My first layoff was pretty nasty. It was my first real full-time job, I had moved for the job, and had just gotten my first (very good) performance review. I worked for a very small defense contractor and the layoff consisted of just me (can it still be considered a layoff?). I had been hired to work on phase II of a contract (they neglected to tell me they didn't yet have the contract) and the company lost the contract and didn't have any more work for me. Here's the evil part:

1) I had to take a day off for some tests at the hospital on the Monday before they laid me off. They let me go but told me to take a vacation day. Like most companies they pay for unused vacation days but not unused sick days when you leave.

2) Our pay cycle was bi-weekly running from Friday to Thursday. They laid me off on the Friday starting a new pay period so they could remove extra deductions from my paycheck (an extra medical reimbursement sum, an extra medical and dental insurance premium).

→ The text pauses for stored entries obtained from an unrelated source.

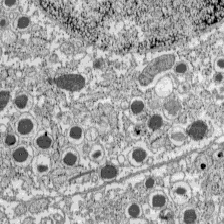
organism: C57BL Mouse
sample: Pancreatic islet
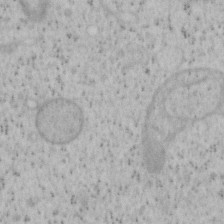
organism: Human
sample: HeLa cells
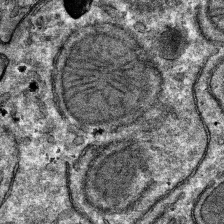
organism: Mouse
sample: Mouse hepatocytes
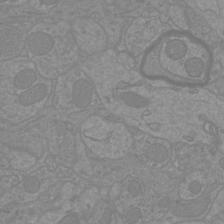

3) They told me at 2PM and told me I had to be totally out by 5PM, even though they know I don't drive and had hired a college student to drive me to and from work (who wasn't due to arrive until 6:30). A coworker ended up driving me home out of the goodness of his heart even though it was way out of his way and he had to go back to work after.

4) I was followed by the company controller until I left (as "security officer" I guess). By followed I mean practically attached. He even wanted to go into the bathroom with me but I refused and he relented.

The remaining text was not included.